In 2024 we are exploring ways to engage people to participate in futures thinking. A new tool helps to reflect the power to define futures, and a pilot programme invites teams to run experiments to democratise futures.


Lilli Poussa

Specialist, Foresight


What are our visions of the future and who defines them? Whose views are they based on and what gets left out?

“These are essential questions because the future is shared, but not everyone’s voice is heard in debates about the future,” says Mikko Dufva, Senior Lead of Sitra’s Foresight Team.

He stresses that we are living in a period of transition characterised by surprises and discontinuities. The environmental sustainability crisis and other challenges we face are forcing us to renew and change course.

“We see that the old visions of the future no longer serve us, and that the future will inevitably be different. That’s why there is a great and immediate need for a critical review of the power to define futures.” 

The Foresight Team has published a memorandum (in Finnish) to explore the concept of power and futures. The power to define futures is one way of exercising power. It is the power to define visions of the future, in other words, what is considered possible or desirable in the future. Our views of the future influence the choices we make today, and that’s why it’s important to pay attention to the power to define futures.

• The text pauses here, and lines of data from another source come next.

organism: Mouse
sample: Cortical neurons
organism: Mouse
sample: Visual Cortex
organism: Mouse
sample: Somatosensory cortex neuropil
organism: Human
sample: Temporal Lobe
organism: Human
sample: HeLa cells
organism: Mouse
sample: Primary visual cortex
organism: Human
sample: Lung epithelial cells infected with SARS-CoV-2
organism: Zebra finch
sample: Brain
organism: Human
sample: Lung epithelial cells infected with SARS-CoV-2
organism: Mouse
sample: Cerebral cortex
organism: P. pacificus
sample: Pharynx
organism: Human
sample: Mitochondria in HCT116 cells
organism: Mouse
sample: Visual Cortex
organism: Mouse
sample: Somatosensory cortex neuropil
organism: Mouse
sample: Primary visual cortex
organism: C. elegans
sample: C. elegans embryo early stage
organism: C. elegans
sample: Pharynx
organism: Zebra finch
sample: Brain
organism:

“The subject is not new, although the concept may be,” says Dufva. The power to define futures is linked to many themes studied in futures research, such as narratives, engagement and the preconditions for participation.

“We have been inspired by many organisations and people who have done great work in this area, raising the issues of participation, diversity of voices and inclusion. For example, Nesta, UN Global Pulse, Pupul Bisht, Krizna Gomez and Monika Bielskyte, to name but a few.”

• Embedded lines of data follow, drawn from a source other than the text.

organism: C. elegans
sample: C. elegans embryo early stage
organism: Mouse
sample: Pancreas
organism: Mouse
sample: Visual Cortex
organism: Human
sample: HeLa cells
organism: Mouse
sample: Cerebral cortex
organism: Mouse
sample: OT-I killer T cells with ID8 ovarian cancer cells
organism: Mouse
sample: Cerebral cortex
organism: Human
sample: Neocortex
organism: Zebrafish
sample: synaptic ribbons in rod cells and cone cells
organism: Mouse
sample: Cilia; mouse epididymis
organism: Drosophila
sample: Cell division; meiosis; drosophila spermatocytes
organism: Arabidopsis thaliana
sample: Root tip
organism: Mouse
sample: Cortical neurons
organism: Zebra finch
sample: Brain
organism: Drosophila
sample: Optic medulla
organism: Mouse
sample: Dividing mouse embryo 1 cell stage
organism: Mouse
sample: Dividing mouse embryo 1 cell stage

Futures Lens inspires and provokes to think about power

The power to define futures is an analytical concept, but democratising futures is normative, informed by ideas of fairness, equality and greater engagement.

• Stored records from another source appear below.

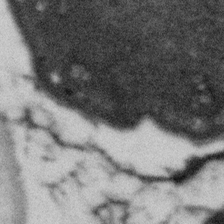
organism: Gemmata obscuriglobus
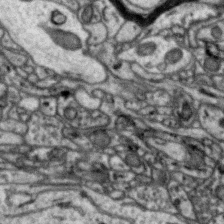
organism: Zebra finch
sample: Brain
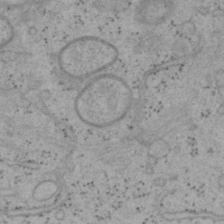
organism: Human
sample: HeLa cells
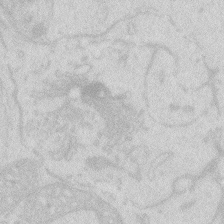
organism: Zebrafish
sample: Macrophage
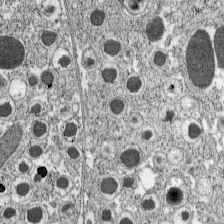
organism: C57BL Mouse
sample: Pancreatic islet
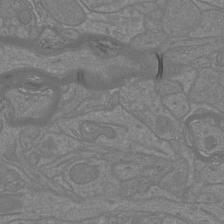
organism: Mouse
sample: Cortical neurons
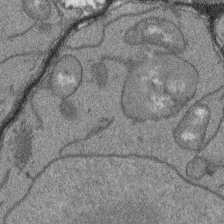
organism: Arabidopsis thaliana
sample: Root tip
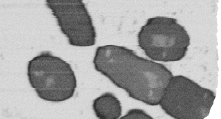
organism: B. subtilis
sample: Bacterial spore
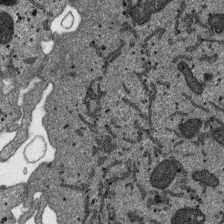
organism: Human
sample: Lung epithelial cells infected with SARS-CoV-2
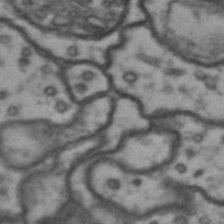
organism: Drosophila
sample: Brain
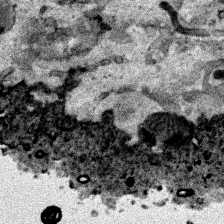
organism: Human
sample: Mitochondria in HCT116 cells
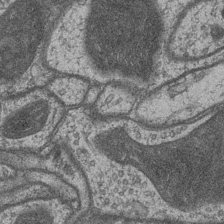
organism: Drosophila
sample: Optic medulla
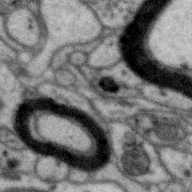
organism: Zebra finch
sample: Brain
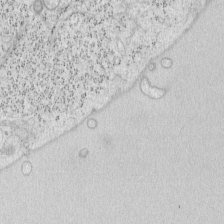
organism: Mouse
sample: OT-I killer T cells with ID8 ovarian cancer cells
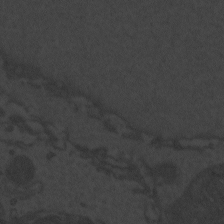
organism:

 “We have been thinking a lot about how to approach the power to define futures in practice. To this end, we are offering both a tool and a partnership programme to experiment with means to democratise futures,” says Dufva.

The tool – the Futures Lens – helps to explore six dimensions of the power to define futures and the choices involved. For instance, how is the future represented, and for whom is it favourable? Over what period of time is the future reviewed and how does this relate to the power to define futures? How are visions of the future created and who is involved in their creation? How can we strengthen the preconditions for the participation of different people? The tool is intended to guide discussions aon this topic and to help identify the link between democratising futures and the power to define futures.

The partnership programme, on the other hand, invites teams of 2–3 people, based in Finland to carry out a real-life experiment in democratising futures. Sitra will provide the teams with support, training and funding. The programme starts in the summer of 2024 and runs until early 2025. 

“Building more inclusive futures is a continuous learning process. That is why this year we are focusing on exploration and experimentation with our partners. Next year, we hope to share what we learn from the experiments, also with our international audience.”